It’s been a long, hard year, and with the birth of my son…a very good year, indeed!

When I started this blog, my intent was to share my journey as an entertainment professional.  As you have learned, it has become an all-encompassing diary, including aviation and technology topics, and now…fatherhood.  I have contemplated separating my thoughts into separate entries (possibly even separate blogs, altogether), for that segment of my audience that prefers a narrow focus.  It’s one of those “to do” items whose priority is dwarfed by other tasks right now.  So, mind my ramblings, and enjoy!

Although we never want to see our industry “wind down,” there are expected slow periods, and the December timeframe allows for us to focus on family and holiday celebrations.  I did have a run of auditions early in the month, for commercials and television series.  I hit the driving range several days, as three of those auditions wanted to see my golf swing.  Have you ever been to a place where dozens of men are swinging golf clubs, inside, all at the same time?  I had to chuckle!

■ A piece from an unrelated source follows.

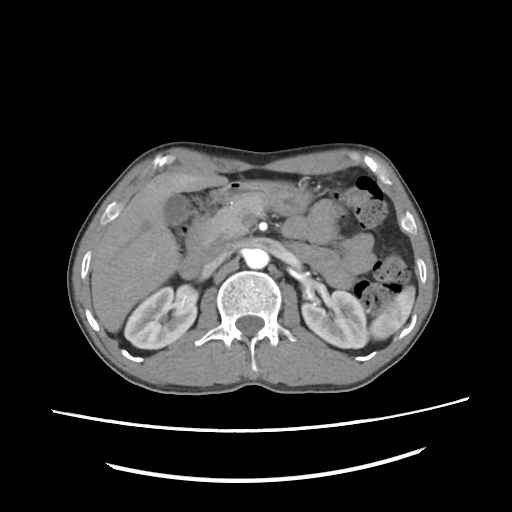
CT abdomen — axial view — soft-tissue window — 512x512 px — 15 organs annotated in this scan (counted over the whole 3D scan, not this slice; an organ is boxed only where this slice passes through it)
Each box given as x1,y1,x2,y2. 10 labeled organs on this slice — spleen at x1=370, y1=286, x2=415, y2=339; right kidney at x1=124, y1=284, x2=198, y2=348; left kidney at x1=303, y1=290, x2=367, y2=346; gall bladder at x1=163, y1=194, x2=187, y2=229; liver at x1=92, y1=171, x2=284, y2=331; stomach at x1=216, y1=181, x2=307, y2=216; aorta at x1=245, y1=248, x2=267, y2=268; inferior vena cava at x1=204, y1=242, x2=234, y2=265; pancreas at x1=202, y1=190, x2=267, y2=247; duodenum at x1=178, y1=220, x2=203, y2=280.

I have gotten fairly adept at taping my own auditions.  A couple casting directors at distant locations accept emailed videos.  For a while, I thought candidates who chose to self-tape were considered only after those who made the trip (or were local to begin with), until I learned that these CD’s are adamant about reviewing all submissions, and knowing a couple actors who booked using this method.  I have since obtained a more professional lighting kit, and moved the setup upstairs to the former master bedroom, which is now a 250 square foot studio / child’s play area.  (We moved downstairs, to be close to the nursery.)  The quality of the footage I send continues to improve, and the time spent capturing, editing and rendering has become much more manageable.

I picked up a couple commercials this month, including a sporting goods store that insisted we shoot outside regular business hours.  Previously, they would cordon off an area of the store, and send employee “runners” to obtain products for customers while shooting in that area.  After a couple of poor sales reports, they stopped shooting during the day.  So, breakfast at 8:00 PM, Shoot at 9:00 PM, lunch around 1:00 AM and wrap around 3:30 AM…just enough time for a couple hours sleep before that next audition!

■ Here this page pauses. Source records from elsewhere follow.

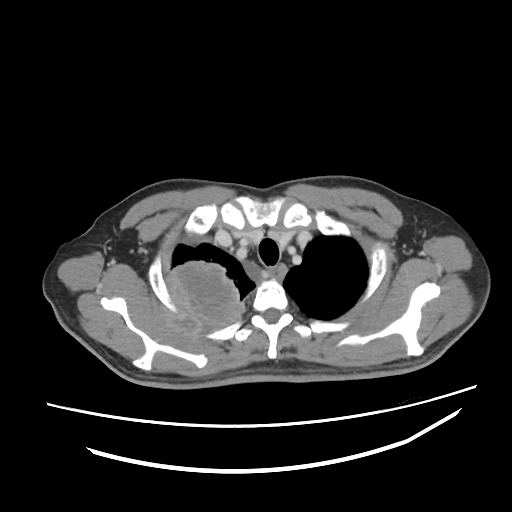 Chest-level CT slice, above the liver and spleen · axial view · 512x512 px · acquired on Aquilion ONE · 15 organs annotated in this scan (that count is for the whole scan; organs this slice misses have no box)
At this level of the chest no structure but the esophagus and the aorta has a label in this dataset, and those two are boxed only where they are labeled.
Organ boxes in pixel coordinates; each row gives the top-left (x1, y1) and bottom-right (x2, y2) corners.
| organ | x1 | y1 | x2 | y2 |
|---|---|---|---|---|
| esophagus | 268 | 263 | 287 | 277 |

I also had the opportunity to audition for “The Merchant of Venice.” As you have likely read before, there is a special place in my heart for all things Shakespeare.  I was unavailable for “Romeo and Juliet” earlier in the year, and the director of “Merchant” and I have worked together before.  Actually, he was instrumental in readying some actors very new to performing classic literature for a production of I directed a couple years ago.  In the end, I opted not to audition, since it was likely I would be dealing with a conflict during the run of his show.

The rest of the month was all about family.  We started the holidays early, introducing our five-month-old to Santa…again, and again, and again.  Yes, it was more for us than it was for him, but he actually enjoyed each experience.  I think it will be a different story THIS year!  (Maybe, maybe not.)  The one event we really looked forward to was “Breakfast with Santa,” hosted by a local theatre group.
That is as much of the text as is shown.